Sounds simple. Until you consider that the average guy needs to torch around 7700 calories to lose 1kg of fat, at which point it can seem like an uphill battle.

Not if you’re smart, though. Understand broad nutritional rules and repeat the best exercises for losing weight, and you’ll find that shedding some fat doesn’t actually take that long. You don’t even need to obsess about calories, says Elliot Upton, elite personal trainer at Ultimate Performance Fitness.

“Realistically, the majority of calorie counters are grossly inaccurate; the variances that can occur are huge,” he says.

“They use outdated formulas which only really consider people’s age and weight. This is massively inaccurate because even between people of the same age and weight there can be huge variance, particularly in hormonal issues, gut issues, genetics, body fat percentage, and muscle mass.”

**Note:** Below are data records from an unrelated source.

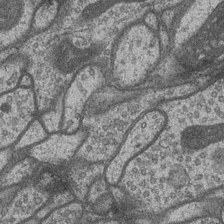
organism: Drosophila
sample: Optic medulla
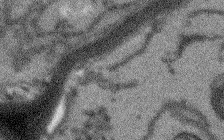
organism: Arabidopsis thaliana
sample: Root tip
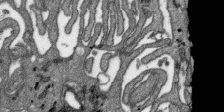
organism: Human
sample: Lung epithelial cells, uninfected (mock) control
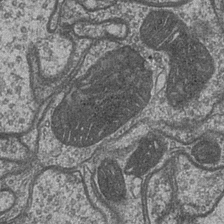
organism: Drosophila
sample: Optic medulla
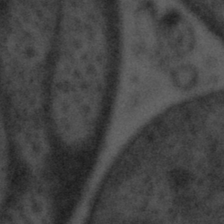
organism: Tuwongella immobilis
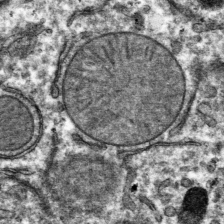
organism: Mouse
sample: Mouse hepatocytes
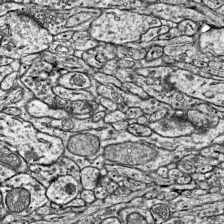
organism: Mouse
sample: Visual Cortex
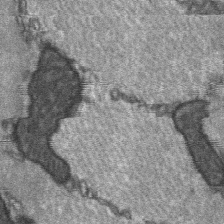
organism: C57BL Mouse
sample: Soleus
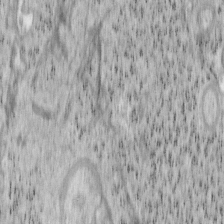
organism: Human
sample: HeLa cells
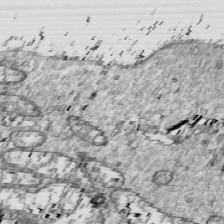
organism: Drosophila
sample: Cell division; meiosis; drosophila spermatocytes
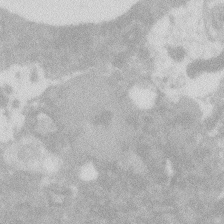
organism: Zebrafish
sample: Macrophage
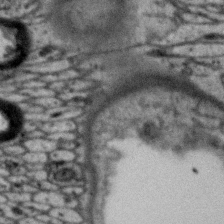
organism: Zebra finch
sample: Brain
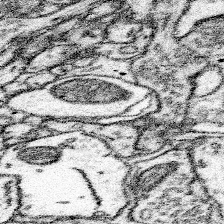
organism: Mouse
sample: Somatosensory cortex neuropil
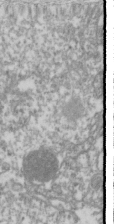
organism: Drosophila
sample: Cell division; meiosis; drosophila spermatocytes
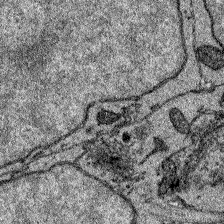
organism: Zebrafish
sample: Larval olfactory bulb
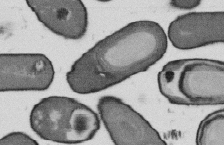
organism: B. subtilis
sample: Bacterial spore
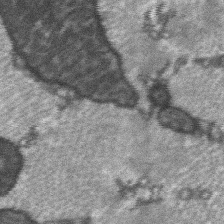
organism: C57BL Mouse
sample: Soleus
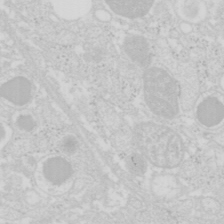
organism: Mouse
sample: Pancreas
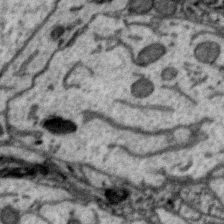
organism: Zebra finch
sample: Brain
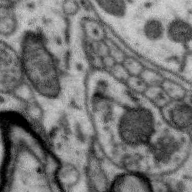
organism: Zebra finch
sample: Brain
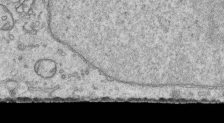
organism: Human
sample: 1205lu cells
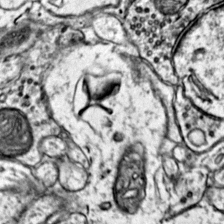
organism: Mouse
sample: Primary visual cortex
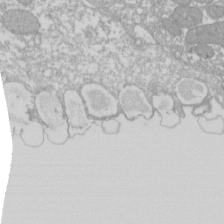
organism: Xenopus
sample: Cilia; centrioles in frog embryo cells
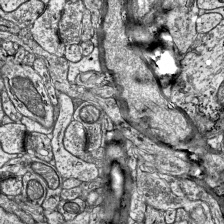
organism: Mouse
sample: Visual Cortex
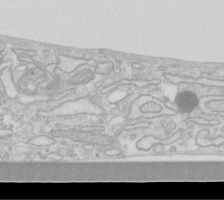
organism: Human
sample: Fibroblast cells

If your aim is purely to lose weight, though, try making smarter food choices instead of counting every calorie. Ditch sugar, swap white potatoes for sweet potatoes, white bread for wholegrain and white pasta for brown.

And stick to a consistent exercise routine alongside these dietary changes and you’ll lose weight surprisingly easily. With that in mind, we asked Upton to put together his PT-approved list of the best exercises to lose weight. Grab some Savlon because these will burn.

The Best Exercises For Weight Loss: Short Term

Weight lifting exercises are among the best for losing weight because they have the potential to build the maximum amount of muscle and have a greater EPOC effect. For the uninitiated, that’s ‘Excess Post-Exercise Oxygen Consumption’ – a ‘calorie afterburn’ which means the exercises put such a strain on your system that you’ll keep burning calories even after you’ve put the weights down.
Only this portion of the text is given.